On Fri, Dec 20, 2013 at 8:54 PM, Evan Sparks <[hidden email]> wrote:
I ran into a similar issue a few months back - pay careful attention to the order in which spark decides to look for your jars. The root of my problem was a stale jar in SPARK_CLASSPATH on the worker nodes, which took precedence (IIRC) over jars passed in with the SparkContext constructor. 

On Dec 20, 2013, at 8:49 PM, "K. Shankari" <[hidden email]> wrote:

I don't think that you need to copy the jar to the rest of the cluster - you should be able to do addJar() in the SparkContext and spark should automatically push the jars to the client for you.
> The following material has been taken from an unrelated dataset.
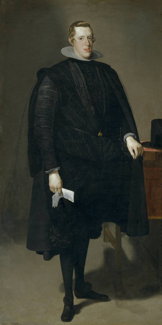 Retrato del rey Felipe IV de España (1601-1665), que fue hijo del rey Felipe III de España y de la reina Margarita de Austria.

I don't know how set you are on running code through checking out and compiling, but here's what I do instead to get my own application to run:
- compile my code on my desktop and generate a jar
- scp the jar to the master
- modify runExample to include the jar in the classpath. I think that you can also just modify SPARK_CLASSPATH
- run using something like:

$ runExample my.class.name arg1 arg2 arg3

Hope this helps!
Shankari


On Tue, Dec 10, 2013 at 12:15 PM, Jeff Higgens <[hidden email]> wrote:
I'm having trouble running my Spark program as a "fat jar" on EC2.

This is the process I'm using:
(1) spark-ec2 script to launch cluster
(2) ssh to master, install sbt and git clone my project's source code
(3) update source to reference correct master and jar
(4) sbt assembly
(5) copy-dir to copy the jar to the rest of the cluster

I tried both running the jar (java -jar ...) and using sbt run, but I always end up with this error:

18:58:59.556 [spark-akka.actor.default-dispatcher-4] INFO  o.a.s.d.client.Client$ClientActor - Connecting to master spark://ec2-50-16-80-0.compute-1.amazonaws.com:7077
18:58:59.838 [spark-akka.actor.default-dispatcher-4] ERROR o.a.s.d.client.Client$ClientActor - Connection to master failed; stopping client
18:58:59.839 [spark-akka.actor.default-dispatcher-4] ERROR o.a.s.s.c.SparkDeploySchedulerBackend - Disconnected from Spark cluster!
18:58:59.840 [spark-akka.actor.default-dispatcher-4] ERROR o.a.s.s.cluster.ClusterScheduler - Exiting due to error from cluster scheduler: Disconnected from Spark cluster
18:58:59.844 [delete Spark local dirs] DEBUG org.apache.spark.storage.DiskStore - Shutdown hook called


But when I use spark-shell it has no problems connecting to the master using the exact same url: 

13/12/10 18:59:40 INFO client.Client$ClientActor: Connecting to master spark://ec2-50-16-80-0.compute-1.amazonaws.com:7077
Spark context available as sc.

I'm probably missing something obvious so any tips are very appreciated.